直到离开主洞一段距离,在一条岔道寒风的吹拂下,高为果才狠狠啐了一口,压低声音骂道:“他娘的!老四那个酸丁,就会在老大面前卖弄嘴皮子!
动动舌头,这顶风冒雪、脑袋别裤腰带上的活儿就落到咱哥俩头上了!凭什么?!”
高福龙警惕地看了看四周,也凑近低声道:“二哥,小声点!那小子现在可是大哥眼前的红人,鬼主意多。这趟差事……哼,我看就是去踩雷的。
不过大哥说了,保命要紧。

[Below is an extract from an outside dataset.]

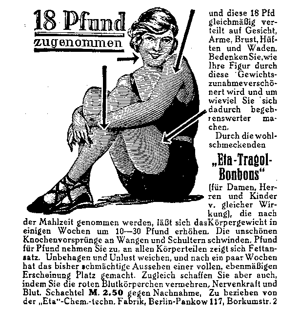 Schönheitsideal 20er Jahre, Werbung für ETA-Tragol-Bonbons
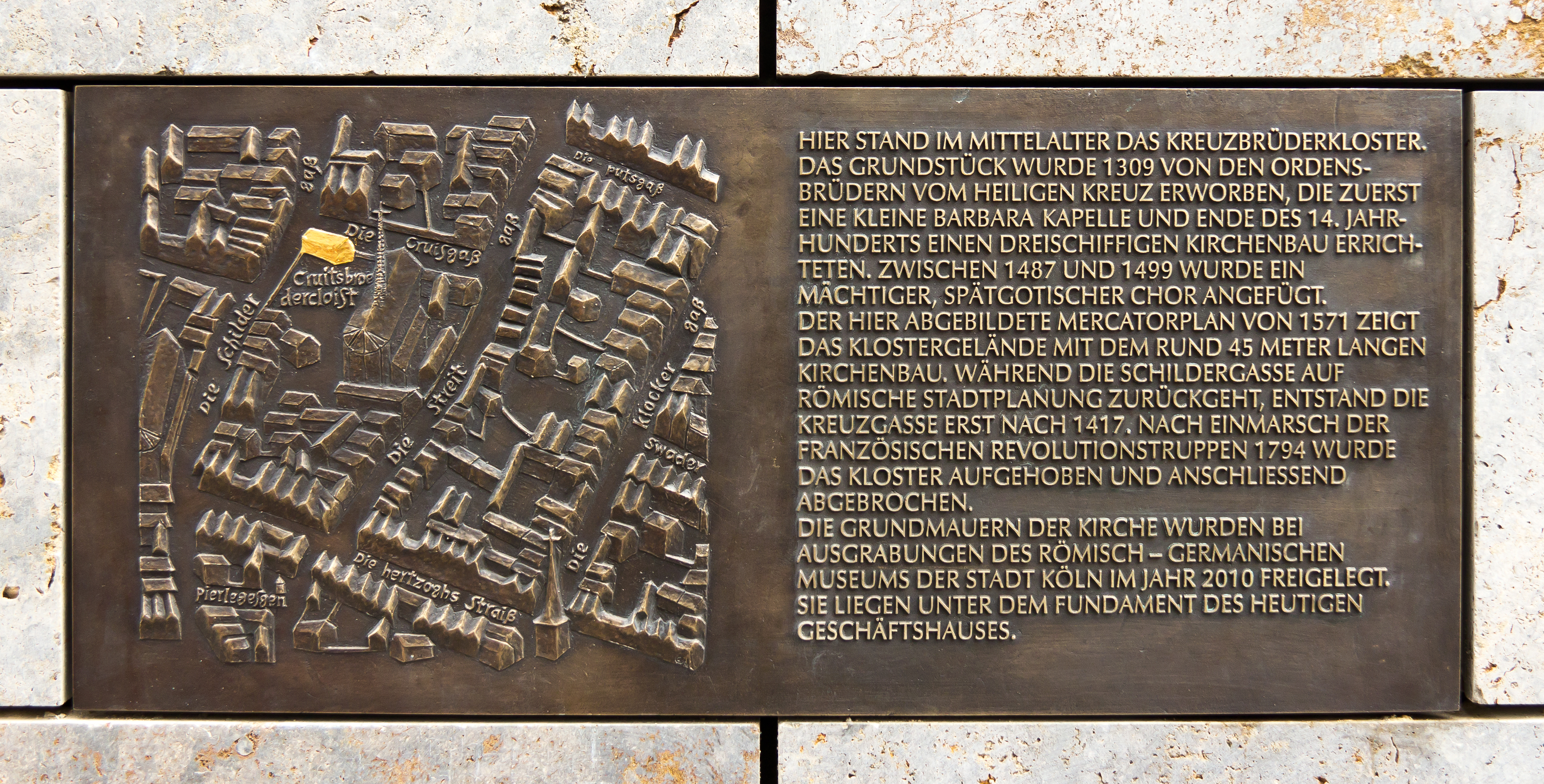 Erinnerungstafel an das Kölner Kreuzbrüderkloster, das nach Einmarsch der französischen Revolutionstruppen 1794 aufgehoben und anschließend abgebrochen wurde. Die Tafel ist an einem 2011 neu errichteten Geschäftshaus Kreuzgasse 2a/Ecke Schildergasse angebracht.

咱们就带人远远晃一晃,听见动静不对,撒丫子跑就是了!”
“妈的,便宜了那帮羯狗和姓赵的!”高为果仍不解气,踹了一脚洞壁的冻土,“等这阵风头过了,看老子怎么找机会收拾那个籍文生!”
两人骂骂咧咧,来到土匪聚集的侧洞。这里嘈杂混乱,土匪们刚刚也被爆炸声惊动,正惶惶不安地议论着。

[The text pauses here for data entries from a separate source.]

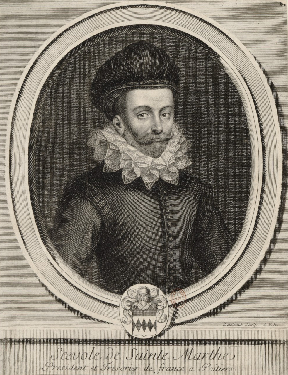 "Scévole de Sainte-Marthe, président et trésorier de France à Poitiers."
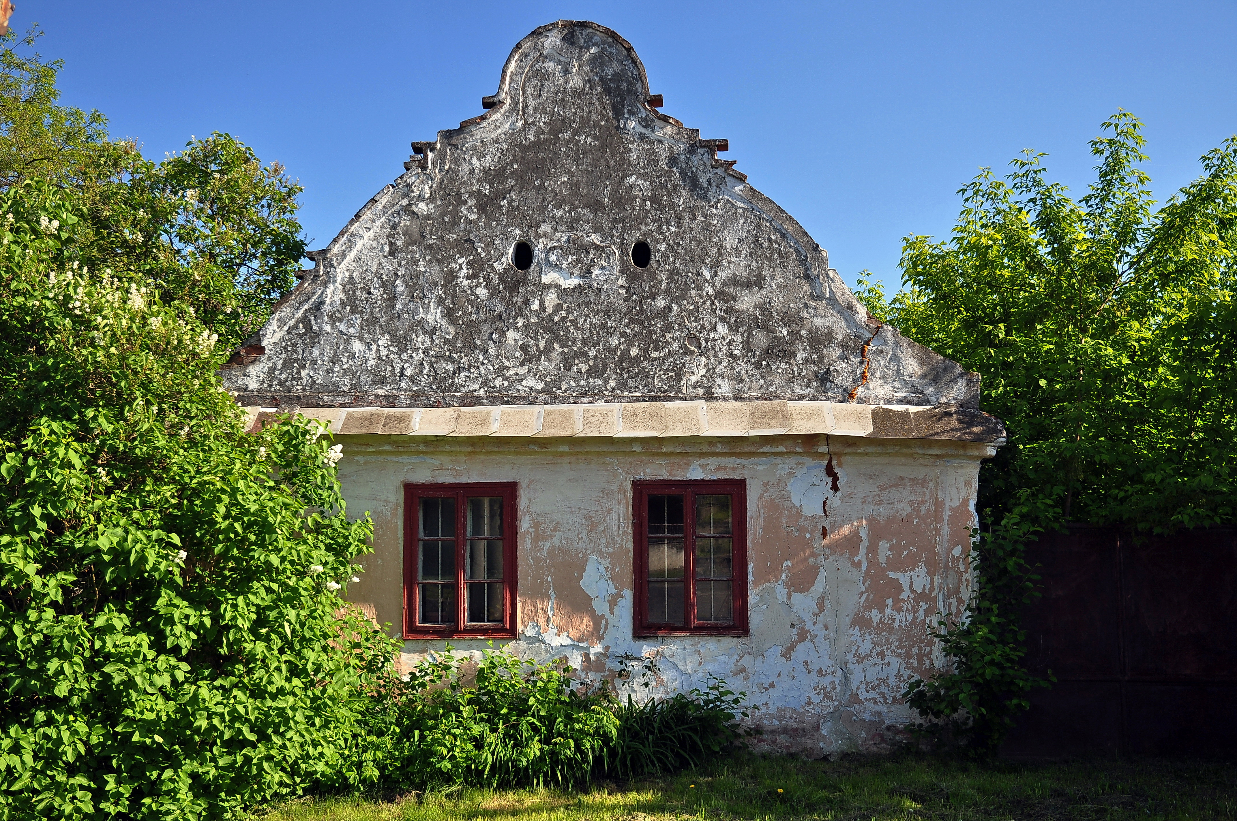 Láb, ľudové domy, Slovensko
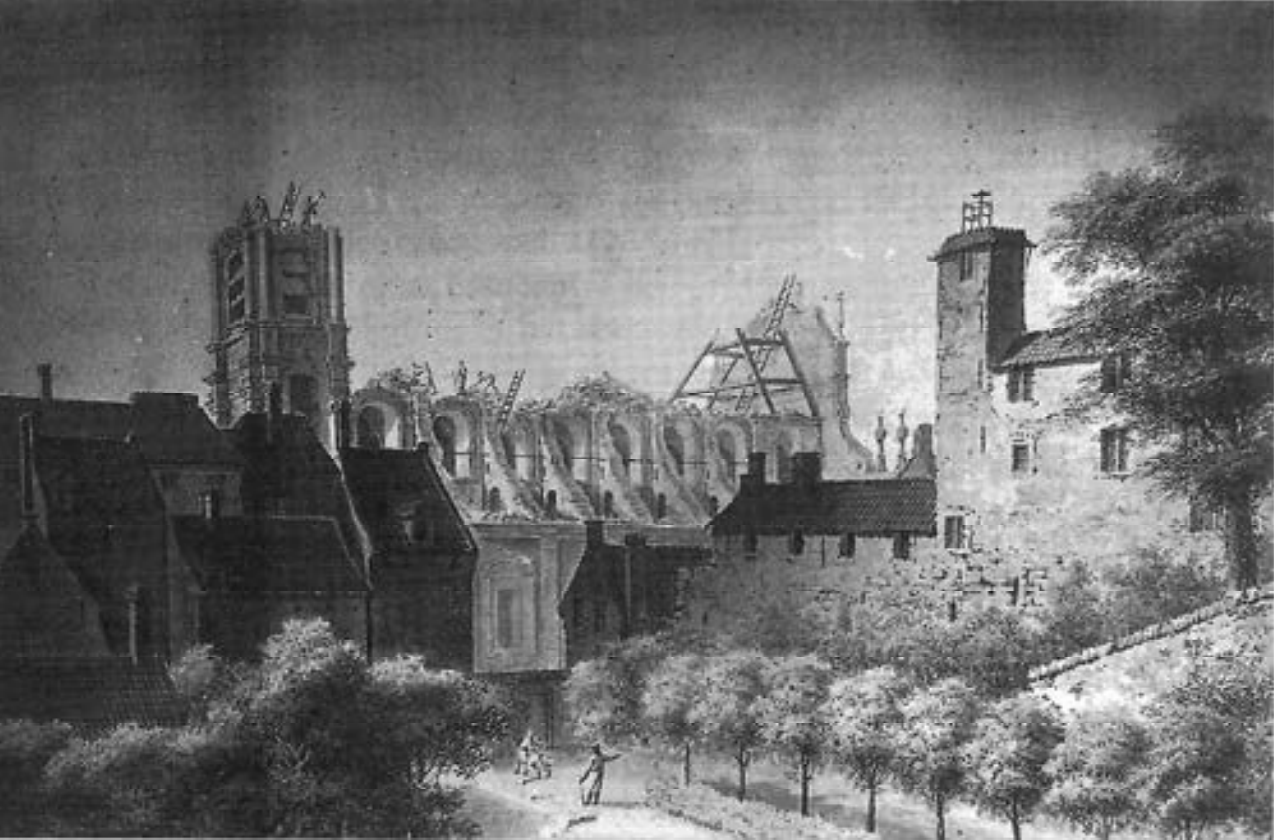 Vue de l’église des Jésuites de Bruxelles par Jacques Joseph Spaak en 1811
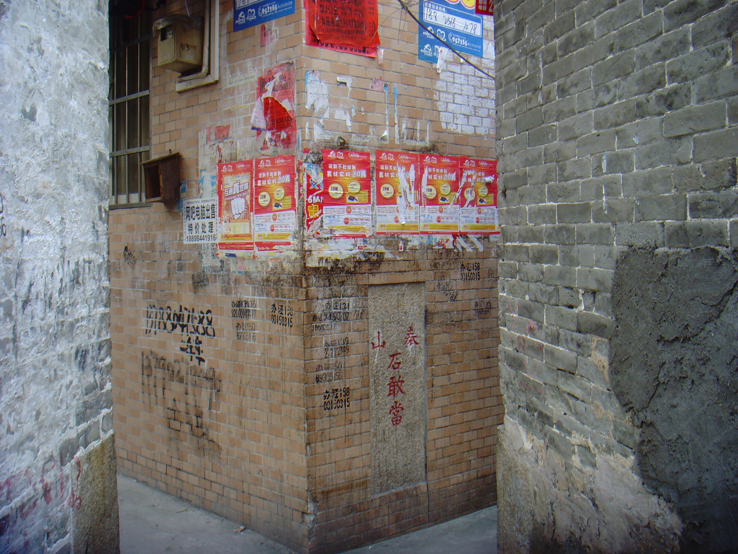 中文（香港）: 鑲嵌于新房外墻的泰山石敢當。
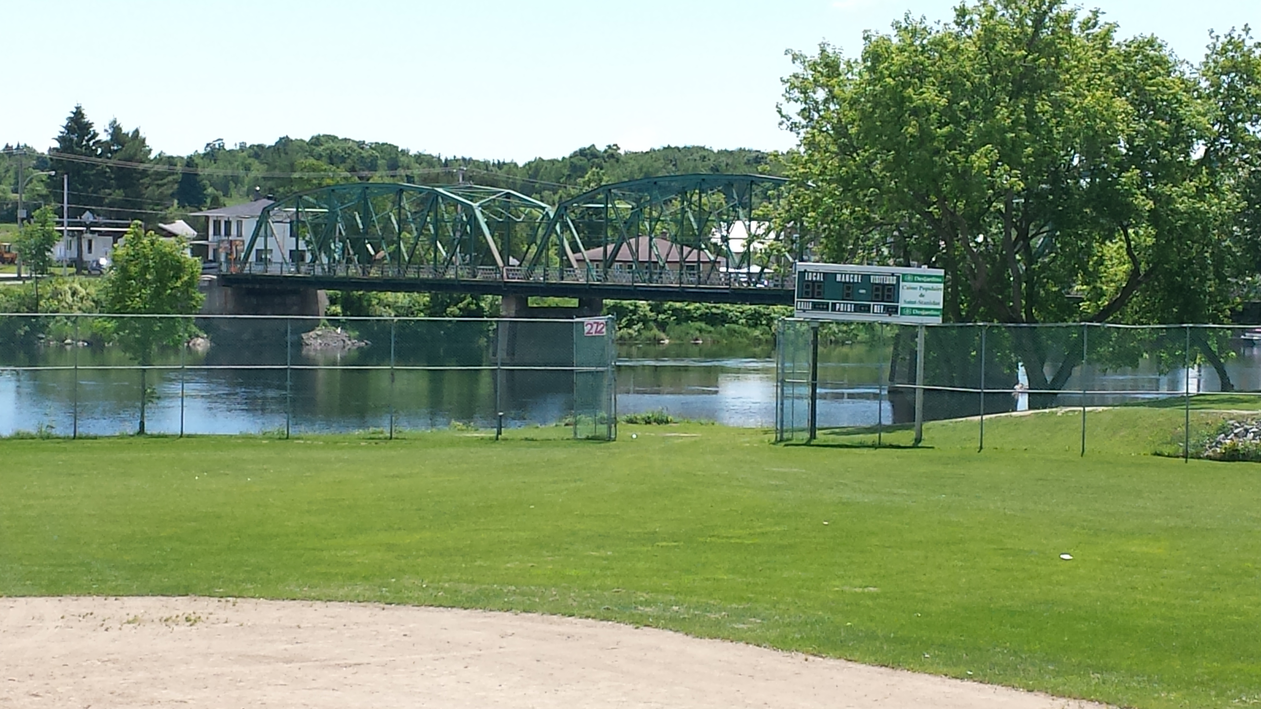 Pont routier enjambant la rivière Batiscan au village de Saint-Stanislas (Les Chenaux), en Mauricie, au Québec, au Canada.
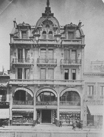 Edificio de la Casa Mappin & Webb, sucursal de la ciudad de Buenos Aires, Argentina. Calle Florida nº 28/36

高为果粗野的吼叫声压过了一切:“都他娘的给老子闭嘴!抄家伙!能动的,跟老子走!去瞧瞧热闹!”
五百名衣衫杂乱、兵器五花八门的土匪被勉强聚拢起来,在高为果和高福龙的呼喝催促下,乱哄哄地挤出山洞,扑进外面冰冷漆黑的夜色和未停的风雪之中。
队伍像一条臃肿而惊慌的蜈蚣,深一脚浅一脚地朝着东南方那时明时灭的火光与隐约传来的、令人心悸的声响,蜿蜒而去。
他们大多数脸上写着茫然与恐惧,只有少数亡命之徒眼中闪着嗜血而贪婪的光,幻想着或许能捡些便宜。
而领头的两位当家,心中则各怀鬼胎,只想着如何应付差事,保全自身。
黑风洞主窟内,火把的光芒将姚大榜和籍文生的影子投射在凹凸的岩壁上,巨大而扭曲。
籍文生重新坐下,慢条斯理地继续擦拭他那柄细剑。姚大榜则盯着洞口方向,眼神深邃,不知在想些什么。
远处的爆炸与厮杀声,仿佛成了这洞窟中沉重呼吸的背景音。